• **Problem requirements**:
Restate the following records word for word without images.

[Dataset entries]
Segment Open

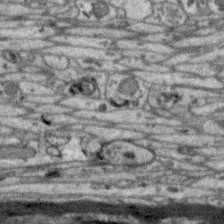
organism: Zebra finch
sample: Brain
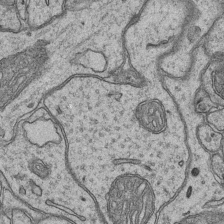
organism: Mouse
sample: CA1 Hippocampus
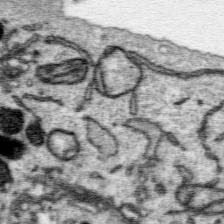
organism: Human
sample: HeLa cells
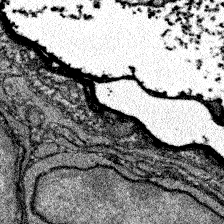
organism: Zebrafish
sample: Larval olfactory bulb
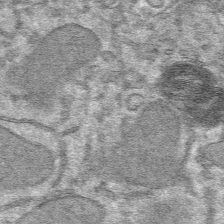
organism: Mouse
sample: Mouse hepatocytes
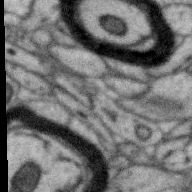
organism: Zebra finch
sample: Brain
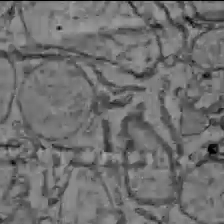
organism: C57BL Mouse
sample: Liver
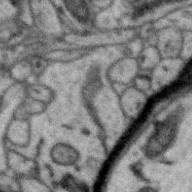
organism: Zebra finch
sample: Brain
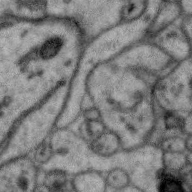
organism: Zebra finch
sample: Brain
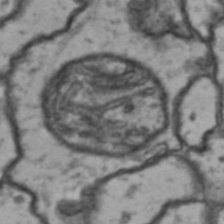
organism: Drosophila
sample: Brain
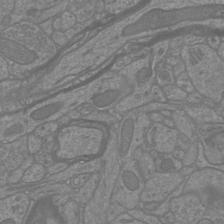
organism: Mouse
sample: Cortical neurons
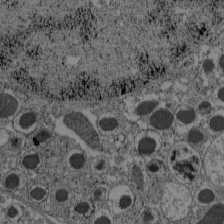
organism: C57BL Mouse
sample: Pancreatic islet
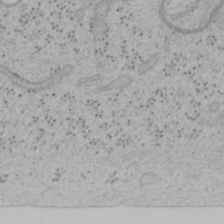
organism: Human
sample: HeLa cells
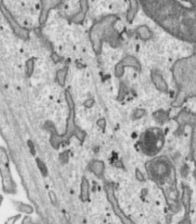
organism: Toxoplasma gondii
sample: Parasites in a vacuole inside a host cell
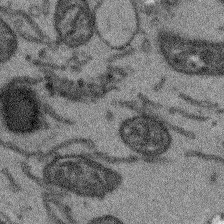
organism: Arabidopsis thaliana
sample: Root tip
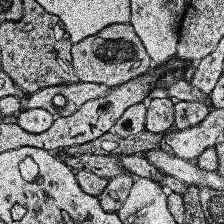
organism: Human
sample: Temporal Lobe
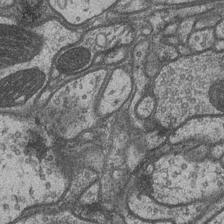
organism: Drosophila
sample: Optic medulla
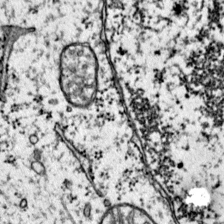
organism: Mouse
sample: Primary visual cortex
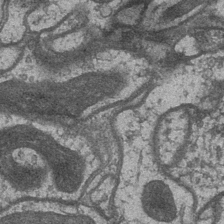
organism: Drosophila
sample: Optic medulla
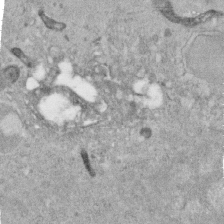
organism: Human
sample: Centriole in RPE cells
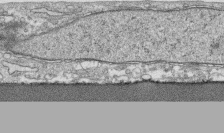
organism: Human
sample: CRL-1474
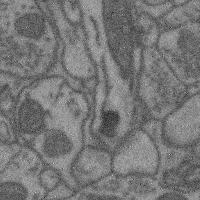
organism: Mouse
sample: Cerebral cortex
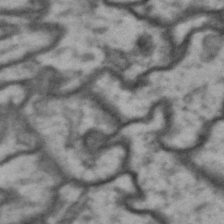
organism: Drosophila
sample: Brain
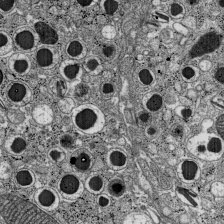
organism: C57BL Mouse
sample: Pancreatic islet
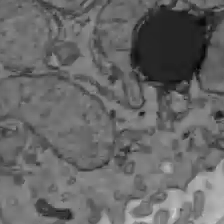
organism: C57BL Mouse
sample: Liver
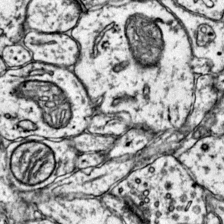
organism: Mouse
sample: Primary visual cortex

Segment Closed

• **Worked solution**:
organism: Zebra finch
sample: Brain
organism: Mouse
sample: CA1 Hippocampus
organism: Human
sample: HeLa cells
organism: Zebrafish
sample: Larval olfactory bulb
organism: Mouse
sample: Mouse hepatocytes
organism: Zebra finch
sample: Brain
organism: C57BL Mouse
sample: Liver
organism: Zebra finch
sample: Brain
organism: Zebra finch
sample: Brain
organism: Drosophila
sample: Brain
organism: Mouse
sample: Cortical neurons
organism: C57BL Mouse
sample: Pancreatic islet
organism: Human
sample: HeLa cells
organism: Toxoplasma gondii
sample: Parasites in a vacuole inside a host cell
organism: Arabidopsis thaliana
sample: Root tip
organism: Human
sample: Temporal Lobe
organism: Drosophila
sample: Optic medulla
organism: Mouse
sample: Primary visual cortex
organism: Drosophila
sample: Optic medulla
organism: Human
sample: Centriole in RPE cells
organism: Human
sample: CRL-1474
organism: Mouse
sample: Cerebral cortex
organism: Drosophila
sample: Brain
organism: C57BL Mouse
sample: Pancreatic islet
organism: C57BL Mouse
sample: Liver
organism: Mouse
sample: Primary visual cortex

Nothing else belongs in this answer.